How might we shift our perspective and explore what we might be missing? This is a common question I ask myself all the time because I want to overcome our human tendency to bring our preconceived notions with us whenever we are attacking a problem; therefore limiting our view of potential alternatives.

How do we overcome that?

Innovation is more a matter of attitude and perspective than process. I’ve written previously that there are four ways we can discover new insights. Insights are unexpected shifts in the way we understand how things work, and one way to get insights is by shifting our frame.

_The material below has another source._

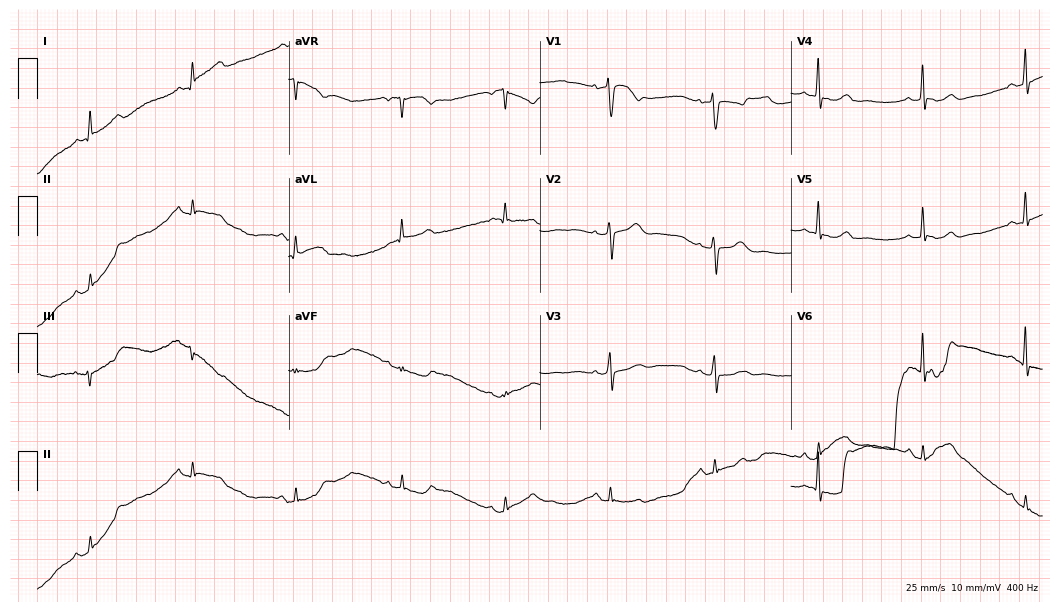
Electrocardiogram (10.2-second recording at 400 Hz), a female, 62 years old. Of the six screened findings (first-degree AV block, right bundle branch block, left bundle branch block, sinus bradycardia, atrial fibrillation, sinus tachycardia), none is recorded.

Ed Catmull makes a poignant point in his book, Creativity Inc., that Pixar has avoided stagnation because they’ve created mechanisms that force them to constantly fight their own mental models, and put Pixar’s collective heads in a different frame of mind.

The most innovative leaders are reframers, and unleash innovation in their organizations by asking new questions, and/or immerse themselves in the environment they wish to understand. I’ve written extensively about asking better questions to get better answers, here I’ll extend on that to include immersion.

But first…

Creativity Inc.: what it takes to build and sustain a culture of excellence

I just finished reading the book Creativity Inc. by Ed Catmull, this is my review…

Unlike books written by consultants about how wonderful the companies they study are, and how they have reverse engineered their formula for success into repeatable soundbites, Creativity Inc. was written by someone who was in the trenches; from the beginning. Written by Ed Catmull, co-founder and President of Pixar, Creativity Inc. is a first hand tell-all about what enables Pixar to do its thing: successfully turn original ideas into blockbusters, one after another.

Mr. Catmull’s motivation for writing this book stemmed from a simple question: why do successful companies fail?